En general prefiero novelar, por pura salud mental, los hechos históricos que ofrecen algo de esperanza o que reivindican la lucha del ser humano por un mundo mejor. Por eso no creo que me atreva nunca a novelar, por ejemplo, la historia de la Camboya de los Jemeres Rojos y Pol Pot, uno de los genocidas más sanguinarios de la historia. No, lo siento, demasiado horror para sumergirme en él durante los años que me llevaría documentarme y escribirla. Aparte de que pocos lectores tendrían el estómago necesario para aguantar la lectura.

8. ¿Dedicas mucho tiempo a documentarte cuando inicias un nuevo proyecto?

Soy un puñetero maniático de la documentación. Para escribir La cruz de ceniza, por ejemplo, estuve tres años atiborrándome de tochos sobre la reforma protestante, el anabaptismo, la guerra en el siglo XVI, los movimientos milenaristas, las biografías de los reformadores, la ropa y las costumbres de la Edad Moderna, la gastronomía, la geografía y la historia de Francia, Holanda y Alemania… Un día me descubrí buscando información sobre las técnicas de teñido de la ropa en los Países Bajos y decidí que hasta ahí había llegado, que con la ropa de Zara iban que se mataban.

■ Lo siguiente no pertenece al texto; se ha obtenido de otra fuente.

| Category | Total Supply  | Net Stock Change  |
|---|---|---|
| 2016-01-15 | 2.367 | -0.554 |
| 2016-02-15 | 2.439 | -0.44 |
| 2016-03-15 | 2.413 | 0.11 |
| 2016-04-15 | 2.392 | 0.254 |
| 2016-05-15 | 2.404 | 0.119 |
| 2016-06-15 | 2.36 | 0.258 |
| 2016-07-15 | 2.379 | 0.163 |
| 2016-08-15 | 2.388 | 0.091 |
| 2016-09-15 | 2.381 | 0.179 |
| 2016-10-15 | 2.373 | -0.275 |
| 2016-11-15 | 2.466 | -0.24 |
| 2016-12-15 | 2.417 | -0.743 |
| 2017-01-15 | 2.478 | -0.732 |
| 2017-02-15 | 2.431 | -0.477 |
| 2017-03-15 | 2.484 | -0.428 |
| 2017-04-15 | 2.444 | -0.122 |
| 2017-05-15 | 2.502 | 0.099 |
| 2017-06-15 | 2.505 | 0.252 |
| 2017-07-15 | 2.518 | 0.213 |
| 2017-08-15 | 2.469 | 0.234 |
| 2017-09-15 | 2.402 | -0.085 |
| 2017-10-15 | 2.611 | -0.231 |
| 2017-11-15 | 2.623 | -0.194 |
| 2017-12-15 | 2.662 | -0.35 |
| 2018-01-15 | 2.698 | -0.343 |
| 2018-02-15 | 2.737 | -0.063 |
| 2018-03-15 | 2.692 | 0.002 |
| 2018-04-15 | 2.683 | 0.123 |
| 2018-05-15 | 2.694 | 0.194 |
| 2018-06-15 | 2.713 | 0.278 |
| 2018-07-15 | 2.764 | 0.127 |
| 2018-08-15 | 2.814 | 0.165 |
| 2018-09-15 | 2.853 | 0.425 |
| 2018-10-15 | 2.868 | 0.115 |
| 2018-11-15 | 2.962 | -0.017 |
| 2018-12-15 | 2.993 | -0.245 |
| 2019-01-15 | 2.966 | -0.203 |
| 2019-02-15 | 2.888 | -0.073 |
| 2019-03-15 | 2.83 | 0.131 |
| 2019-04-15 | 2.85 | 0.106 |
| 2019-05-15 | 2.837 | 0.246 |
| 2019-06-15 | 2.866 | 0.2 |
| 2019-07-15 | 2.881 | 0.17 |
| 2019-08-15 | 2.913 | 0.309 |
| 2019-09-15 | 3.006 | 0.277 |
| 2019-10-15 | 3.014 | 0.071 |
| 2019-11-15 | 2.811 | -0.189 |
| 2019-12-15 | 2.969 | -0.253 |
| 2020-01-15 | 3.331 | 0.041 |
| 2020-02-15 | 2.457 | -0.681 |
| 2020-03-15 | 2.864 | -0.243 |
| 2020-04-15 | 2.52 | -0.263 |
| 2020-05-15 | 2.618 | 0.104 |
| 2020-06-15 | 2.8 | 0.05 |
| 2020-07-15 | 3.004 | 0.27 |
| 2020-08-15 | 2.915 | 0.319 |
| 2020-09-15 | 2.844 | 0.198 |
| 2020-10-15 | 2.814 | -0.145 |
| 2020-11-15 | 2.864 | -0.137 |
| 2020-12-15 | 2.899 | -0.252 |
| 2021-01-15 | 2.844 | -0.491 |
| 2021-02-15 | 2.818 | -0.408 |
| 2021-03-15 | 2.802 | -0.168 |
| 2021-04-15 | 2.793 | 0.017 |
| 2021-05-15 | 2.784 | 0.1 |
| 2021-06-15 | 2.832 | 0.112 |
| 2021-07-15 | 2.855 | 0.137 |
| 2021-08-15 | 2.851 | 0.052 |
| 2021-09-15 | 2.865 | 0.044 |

(Sí, es cierto: no conseguí resistirme y seguí investigando en cuanto se me pasó el pronto).

9. ¿Cuál es tu personaje favorito de los que has creado o novelado?

Ya te vale, en menudo compromiso me metes. No llevo la cuenta, pero a estas alturas ya tengo unos cuantos cientos de hijos haciendo de las suyas por ahí (me han salido revoltosos, qué le voy a hacer, ni te imaginas las fiestas que montamos cuando nos reunimos). Hay unos cuantos que me caen especialmente bien (y alguno que no soporto, eso también).

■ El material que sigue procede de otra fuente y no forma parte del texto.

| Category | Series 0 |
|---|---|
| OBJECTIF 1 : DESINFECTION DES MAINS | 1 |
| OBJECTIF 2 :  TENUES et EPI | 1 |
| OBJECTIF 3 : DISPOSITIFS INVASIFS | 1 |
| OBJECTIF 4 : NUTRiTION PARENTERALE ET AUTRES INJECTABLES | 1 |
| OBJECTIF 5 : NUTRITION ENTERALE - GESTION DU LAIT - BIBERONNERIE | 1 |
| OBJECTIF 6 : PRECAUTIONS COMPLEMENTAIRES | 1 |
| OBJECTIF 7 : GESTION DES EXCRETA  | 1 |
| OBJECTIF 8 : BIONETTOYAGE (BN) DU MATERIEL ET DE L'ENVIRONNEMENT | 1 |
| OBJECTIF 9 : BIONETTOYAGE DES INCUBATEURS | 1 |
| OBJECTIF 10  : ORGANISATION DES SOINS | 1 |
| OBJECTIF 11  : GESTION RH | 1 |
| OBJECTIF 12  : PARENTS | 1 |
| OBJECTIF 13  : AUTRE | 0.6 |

De todas formas, aún a riesgo de jugarme el cuello si se enteran los demás, reconozco que siento debilidad por Lopo Feixoo de Milmanda (que, por cierto, creo que está de visita en tu casa estos días). Un tipo duro y muy corrido (ejem, que ha vivido mucho, quiero decir), pero que en el fondo es tan sensible como un corderillo sin destetar. Para su desgracia, que la vida siempre ha sido muy jodida para la gente íntegra. De hecho, me cae tan bien que le he invitado a hacer un cameo en la novela que estoy escribiendo ahora.

Si te has quedado con curiosidad por saber a cuál no soporto, lo confesaré: a Baltasar Sachs, el meapilas monje de La cruz de ceniza. Tan obsesionado por seguir a su dios que no le importa meter a sus amigos en el mismo infierno. Pero esa historia ya la conté y si te interesa tendrás que leerla...

Medievalario, Fran Zabaleta
Medievalario. Y me apunto a Baltasar Sachs y la Cruz de ceniza. 

10. Por último, ¿qué consideras que te define como autor?

Aparte de la documentación, que suele ser exhaustiva, me han dicho un montón de veces que mis novelas son muy cinematográficas. Supongo que se debe a que para escribir una escena necesito imaginármela antes hasta el menor detalle, la veo en mi cabeza como si estuviera en ella. Lo que no siempre es agradable: lo he pasado realmente mal más de una vez mientras escribía alguna escena violenta, una violación o una matanza. Maldita imaginación.

Bueno, maldita no: también me lo he pasado muy bien escribiendo otras escenas más… placenteras. Ejem.

Espero que hayáis disfrutado tanto como yo de la entrevista. Una vez más, mil gracias, Fran. Por mi propio interés, sigue enganchado a la novela histórica, porque en tu bloc nos pones sobre la pista de muchas joyas que merece la pena descubrir, y porque queremos seguir disfrutando de tus cinematográficas descripciones y tus paseos por la naturaleza humana y sus diversas manifestaciones en escenarios de lo más complicados. Y porque que exista otro tipo capaz de leer sobre la herejía prisciliana y pensar "anda, qué bien encaja esto en mi novela de aventuras" me hace pensar que, después de todo, no estoy tan loco. ¡Nos leemos!